In 1998, St. Rev. Jen, Faceboy and I founded The Dance Liberation Front in response to then Mayor Rudy Giuliani’s enforcement of the arcane 1927 era “Cabaret Laws”. Rudy’s “Night Life Task Force” had shut down and padlocked three LES bars and restaurants for the heinous crime of allowing their patrons to dance. We formed the DLF to ridicule the mayor and the notion of “dance crimes.” We quickly became notorious for our protest performance events like “The Million Mambo March”, “The Times Square Twist-A-Thon” and “The Hokey Pokey Around City Hall”. We led 600 costumed freaks down Avenue A in a conga line chanting “Dance is not a crime” and “We have not yet begun to wiggle!” We staged a dance party in front of The Richard Rogers Theater where the musical “Footloose” was playing, and as a stunt for Canadian TV, we attempted to defect to Cuba.

Surf Reality closed in April 2003 due to unsustainable rent increases.
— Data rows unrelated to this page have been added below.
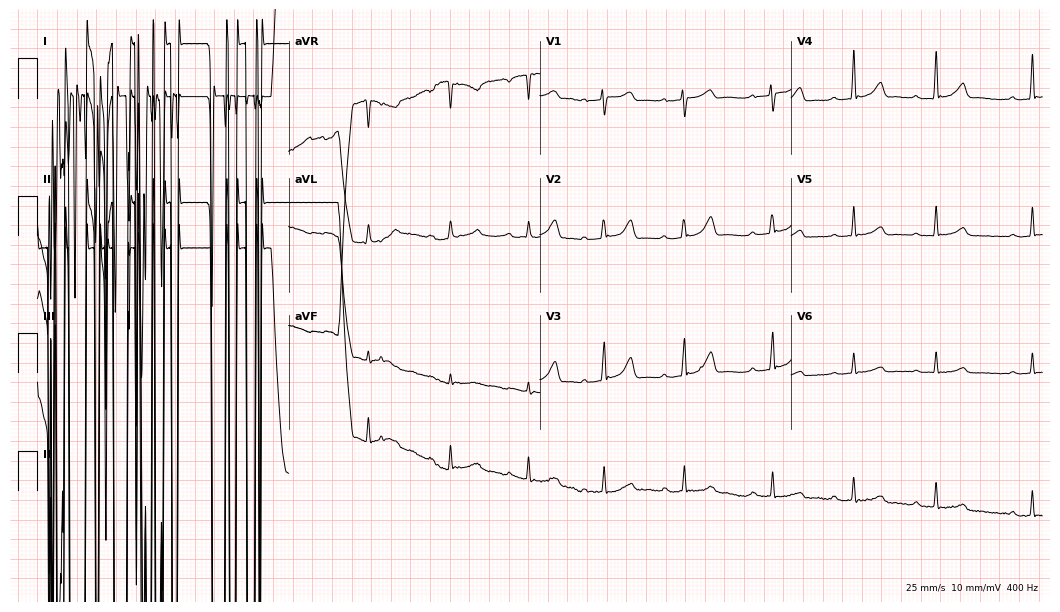
ECG (10.2-second recording at 400 Hz) — a 25-year-old female patient. Screened for six findings — first-degree AV block, right bundle branch block (RBBB), left bundle branch block (LBBB), sinus bradycardia, atrial fibrillation (AF), sinus tachycardia — none is recorded. Only these six findings were labelled.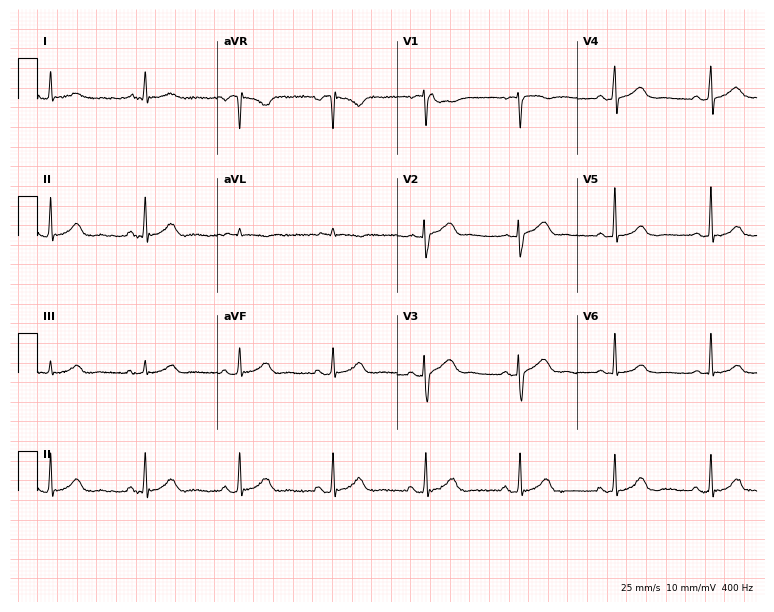
Resting 12-lead electrocardiogram (7.3-second recording at 400 Hz). Patient: a 52-year-old woman. Read as a normal ECG.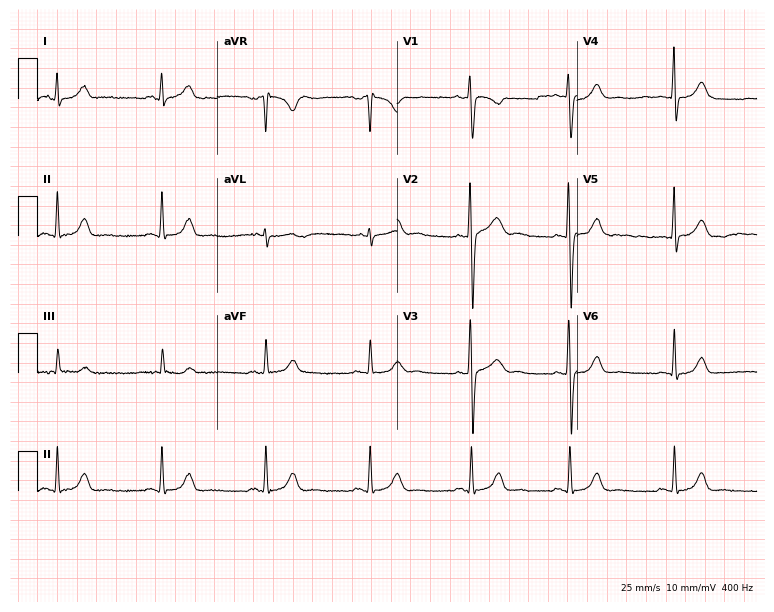
Resting 12-lead electrocardiogram (7.3-second recording at 400 Hz). Patient: a woman, 18 years old. Read as a normal ECG.

We ended our run with a 28-hour Faceboyz Open Mike performance marathon that we called “Surf Stock.” Jennifer and I split up in 1999 and we divorced in 2002.

Today I co-produce Faceboyz every Sunday night at Mo Pitkin’s House Of Satisfaction and I produce Surf Burlesque On The Bowery once a month at the Bowery Poetry Club. In my spare time I study Tibetan Buddhism at the NYC Shambhala Meditation Center.